WORK REQUEST —
Reproduce the lines below exactly, from the one containing "363 | 356 |" through the one containing "- aorta: [294, 304, 332, 344]", both included. Leave out any pictures.

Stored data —
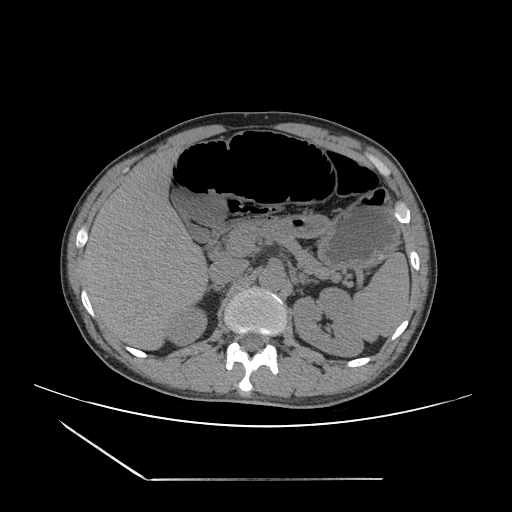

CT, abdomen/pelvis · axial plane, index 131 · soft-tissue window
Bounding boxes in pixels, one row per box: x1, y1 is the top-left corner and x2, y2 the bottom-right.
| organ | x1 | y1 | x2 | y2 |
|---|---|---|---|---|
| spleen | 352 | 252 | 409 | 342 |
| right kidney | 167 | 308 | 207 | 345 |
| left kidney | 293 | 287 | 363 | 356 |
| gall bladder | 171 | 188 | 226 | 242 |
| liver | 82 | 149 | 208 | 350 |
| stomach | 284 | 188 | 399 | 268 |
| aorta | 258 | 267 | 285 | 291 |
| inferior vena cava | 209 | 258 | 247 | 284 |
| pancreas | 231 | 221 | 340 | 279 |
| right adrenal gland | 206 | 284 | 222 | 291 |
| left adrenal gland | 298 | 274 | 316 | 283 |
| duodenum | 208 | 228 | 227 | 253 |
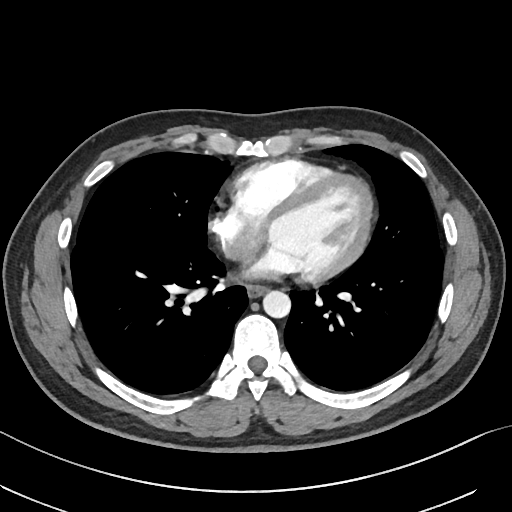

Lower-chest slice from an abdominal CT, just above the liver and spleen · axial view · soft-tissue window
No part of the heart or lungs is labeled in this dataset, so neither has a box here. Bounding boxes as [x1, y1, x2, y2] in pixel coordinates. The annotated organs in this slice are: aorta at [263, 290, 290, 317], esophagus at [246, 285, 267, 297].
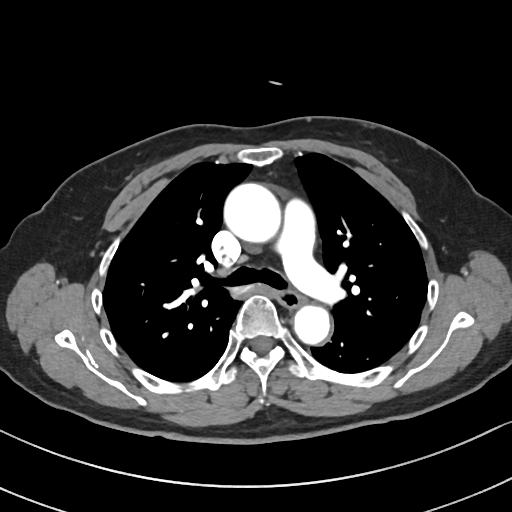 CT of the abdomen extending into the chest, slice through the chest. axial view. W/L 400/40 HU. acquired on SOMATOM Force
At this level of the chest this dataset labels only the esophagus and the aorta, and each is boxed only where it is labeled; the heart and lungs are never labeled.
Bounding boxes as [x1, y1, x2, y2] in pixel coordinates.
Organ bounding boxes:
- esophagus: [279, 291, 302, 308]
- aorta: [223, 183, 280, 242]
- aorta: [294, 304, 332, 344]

...

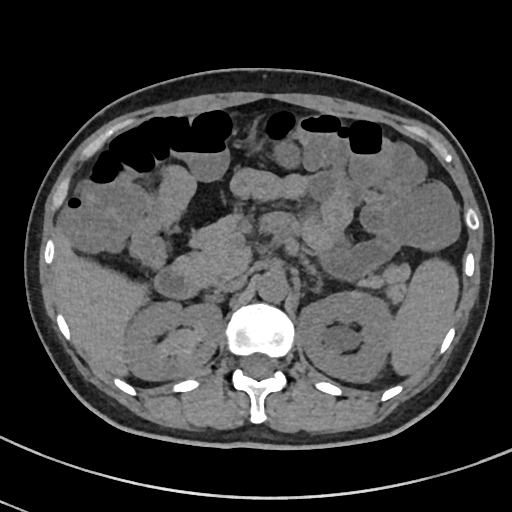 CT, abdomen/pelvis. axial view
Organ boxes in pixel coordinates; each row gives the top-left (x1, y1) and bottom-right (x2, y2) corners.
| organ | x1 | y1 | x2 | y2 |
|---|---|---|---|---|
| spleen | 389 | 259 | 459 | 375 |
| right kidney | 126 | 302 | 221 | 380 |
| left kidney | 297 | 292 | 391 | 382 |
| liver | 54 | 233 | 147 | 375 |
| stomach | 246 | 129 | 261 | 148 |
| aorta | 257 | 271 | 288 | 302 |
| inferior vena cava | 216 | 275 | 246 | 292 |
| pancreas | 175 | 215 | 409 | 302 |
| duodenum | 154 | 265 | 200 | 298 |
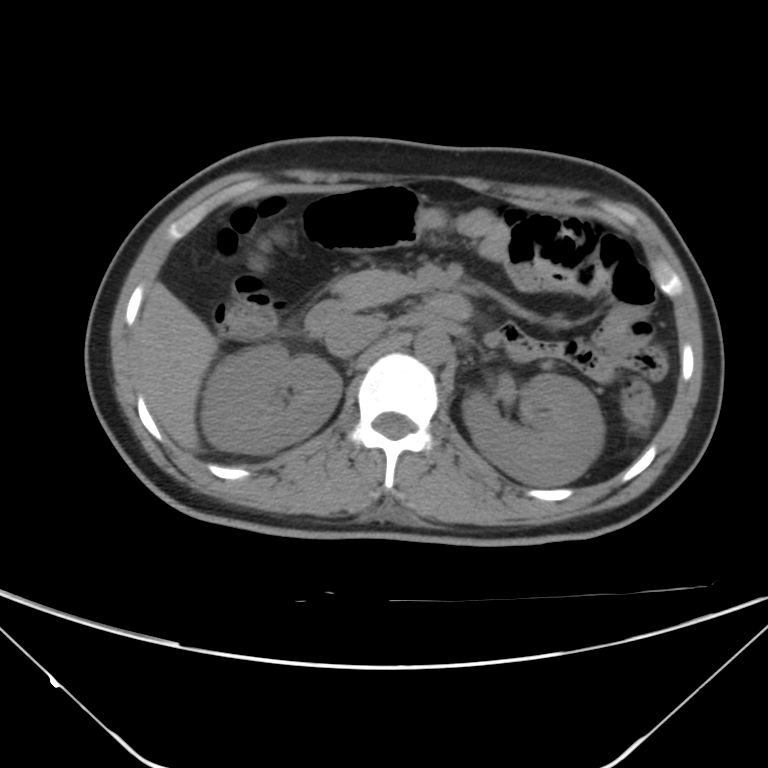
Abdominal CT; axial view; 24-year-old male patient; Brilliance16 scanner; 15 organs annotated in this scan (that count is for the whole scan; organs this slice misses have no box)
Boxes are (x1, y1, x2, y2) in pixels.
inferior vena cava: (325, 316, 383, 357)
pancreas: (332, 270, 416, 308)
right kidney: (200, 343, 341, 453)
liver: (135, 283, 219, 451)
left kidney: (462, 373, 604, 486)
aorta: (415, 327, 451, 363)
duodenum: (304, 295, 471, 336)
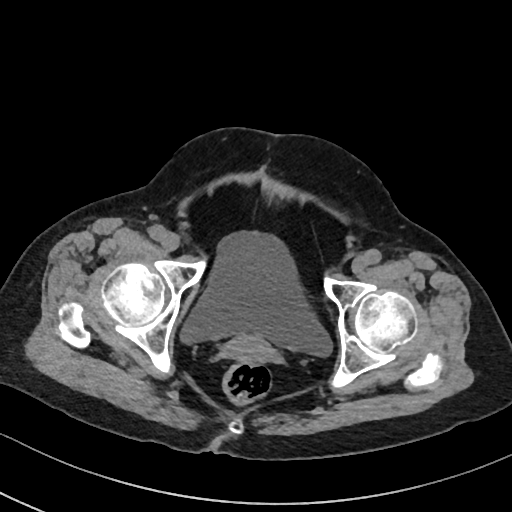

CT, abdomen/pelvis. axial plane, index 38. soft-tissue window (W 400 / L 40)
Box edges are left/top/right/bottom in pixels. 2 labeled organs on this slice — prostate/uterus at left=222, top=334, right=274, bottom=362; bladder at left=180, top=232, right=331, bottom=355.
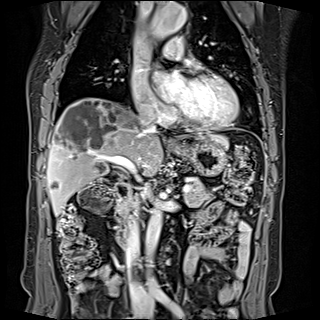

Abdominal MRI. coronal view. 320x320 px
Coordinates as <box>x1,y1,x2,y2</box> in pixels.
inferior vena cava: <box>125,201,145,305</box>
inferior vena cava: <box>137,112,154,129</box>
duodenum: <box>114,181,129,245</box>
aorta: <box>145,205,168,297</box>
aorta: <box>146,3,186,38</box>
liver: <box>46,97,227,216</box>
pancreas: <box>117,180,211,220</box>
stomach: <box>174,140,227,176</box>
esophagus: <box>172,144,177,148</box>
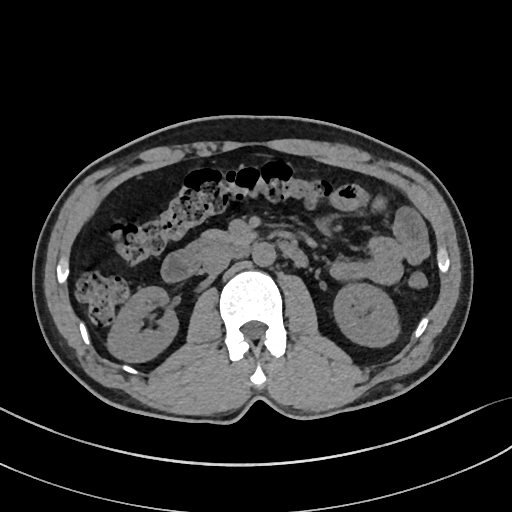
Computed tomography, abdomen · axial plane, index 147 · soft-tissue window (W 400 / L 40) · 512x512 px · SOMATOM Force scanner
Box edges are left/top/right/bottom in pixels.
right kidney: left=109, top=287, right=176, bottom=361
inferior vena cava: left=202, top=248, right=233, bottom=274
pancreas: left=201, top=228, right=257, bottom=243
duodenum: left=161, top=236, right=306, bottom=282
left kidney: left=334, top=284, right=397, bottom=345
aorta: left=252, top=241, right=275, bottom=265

...

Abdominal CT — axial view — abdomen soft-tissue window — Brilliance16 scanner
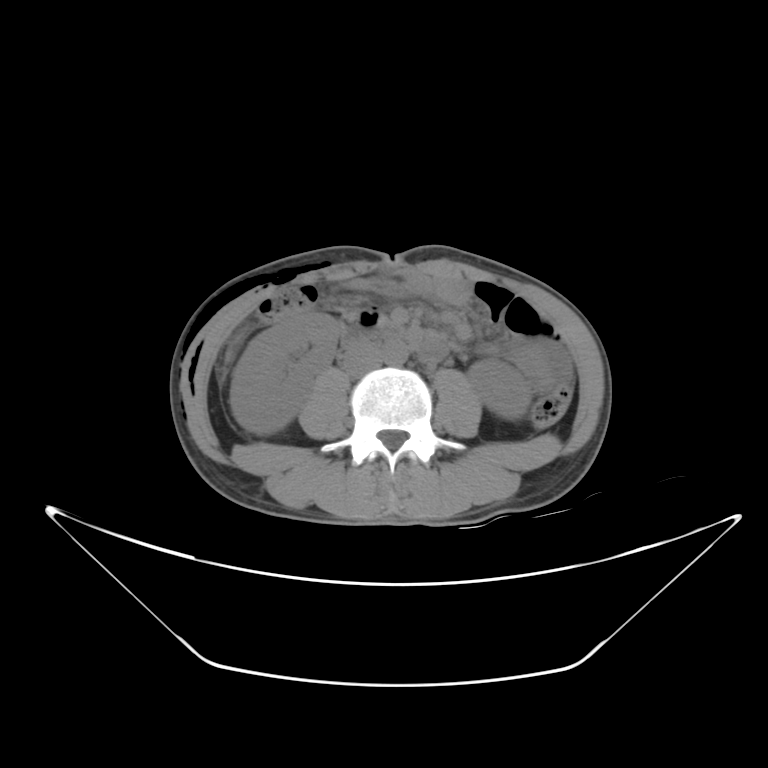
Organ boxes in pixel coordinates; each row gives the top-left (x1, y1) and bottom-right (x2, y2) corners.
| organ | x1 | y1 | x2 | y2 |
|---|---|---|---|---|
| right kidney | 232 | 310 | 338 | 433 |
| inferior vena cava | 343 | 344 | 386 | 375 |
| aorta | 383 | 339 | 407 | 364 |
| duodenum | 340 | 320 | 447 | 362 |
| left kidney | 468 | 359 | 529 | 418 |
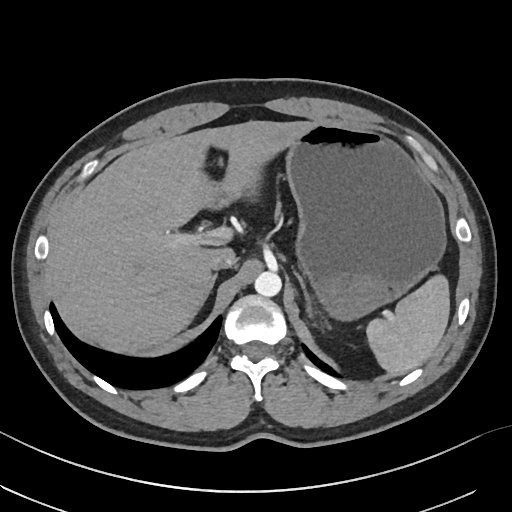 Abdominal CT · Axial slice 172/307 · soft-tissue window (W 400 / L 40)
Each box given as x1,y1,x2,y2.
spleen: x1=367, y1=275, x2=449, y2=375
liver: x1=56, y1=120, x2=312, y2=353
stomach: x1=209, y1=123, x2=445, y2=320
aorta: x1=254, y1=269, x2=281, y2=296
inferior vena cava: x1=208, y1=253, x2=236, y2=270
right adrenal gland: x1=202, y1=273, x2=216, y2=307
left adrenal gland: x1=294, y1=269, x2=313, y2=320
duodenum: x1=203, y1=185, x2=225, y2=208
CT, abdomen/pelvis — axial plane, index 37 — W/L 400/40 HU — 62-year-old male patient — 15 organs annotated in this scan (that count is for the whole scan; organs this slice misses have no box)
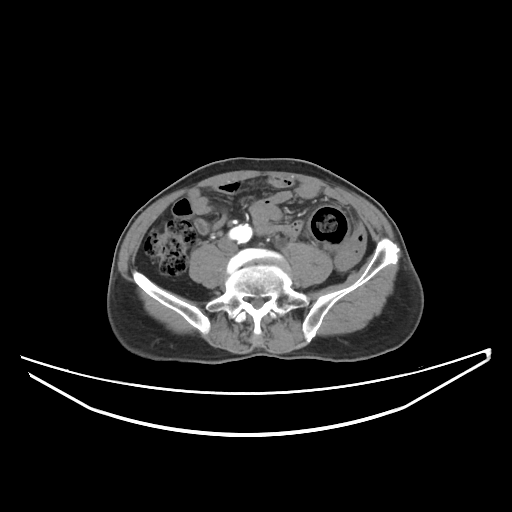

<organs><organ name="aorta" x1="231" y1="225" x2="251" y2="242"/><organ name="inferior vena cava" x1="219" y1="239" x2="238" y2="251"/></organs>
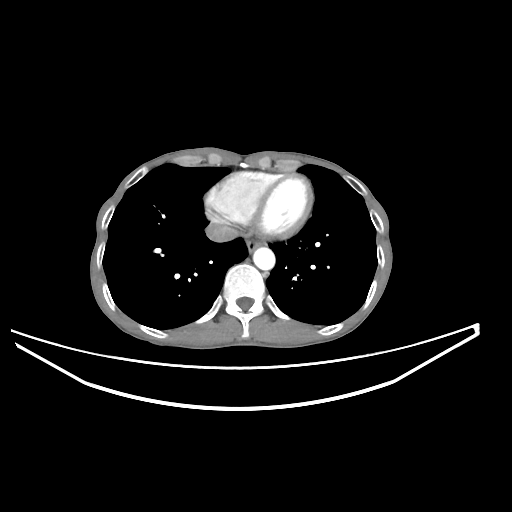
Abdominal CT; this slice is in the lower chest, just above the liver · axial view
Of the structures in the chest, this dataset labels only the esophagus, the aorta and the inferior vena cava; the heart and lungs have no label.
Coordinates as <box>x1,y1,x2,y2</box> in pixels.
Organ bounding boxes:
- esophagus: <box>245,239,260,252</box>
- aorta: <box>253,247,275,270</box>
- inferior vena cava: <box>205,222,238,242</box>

RESPONSE TO THE TASK —
| left kidney | 293 | 287 | 363 | 356 |
| gall bladder | 171 | 188 | 226 | 242 |
| liver | 82 | 149 | 208 | 350 |
| stomach | 284 | 188 | 399 | 268 |
| aorta | 258 | 267 | 285 | 291 |
| inferior vena cava | 209 | 258 | 247 | 284 |
| pancreas | 231 | 221 | 340 | 279 |
| right adrenal gland | 206 | 284 | 222 | 291 |
| left adrenal gland | 298 | 274 | 316 | 283 |
| duodenum | 208 | 228 | 227 | 253 |

Lower-chest slice from an abdominal CT, just above the liver and spleen · axial view · soft-tissue window
No part of the heart or lungs is labeled in this dataset, so neither has a box here. Bounding boxes as [x1, y1, x2, y2] in pixel coordinates. The annotated organs in this slice are: aorta at [263, 290, 290, 317], esophagus at [246, 285, 267, 297].
 CT of the abdomen extending into the chest, slice through the chest. axial view. W/L 400/40 HU. acquired on SOMATOM Force
At this level of the chest this dataset labels only the esophagus and the aorta, and each is boxed only where it is labeled; the heart and lungs are never labeled.
Bounding boxes as [x1, y1, x2, y2] in pixel coordinates.
Organ bounding boxes:
- esophagus: [279, 291, 302, 308]
- aorta: [223, 183, 280, 242]
- aorta: [294, 304, 332, 344]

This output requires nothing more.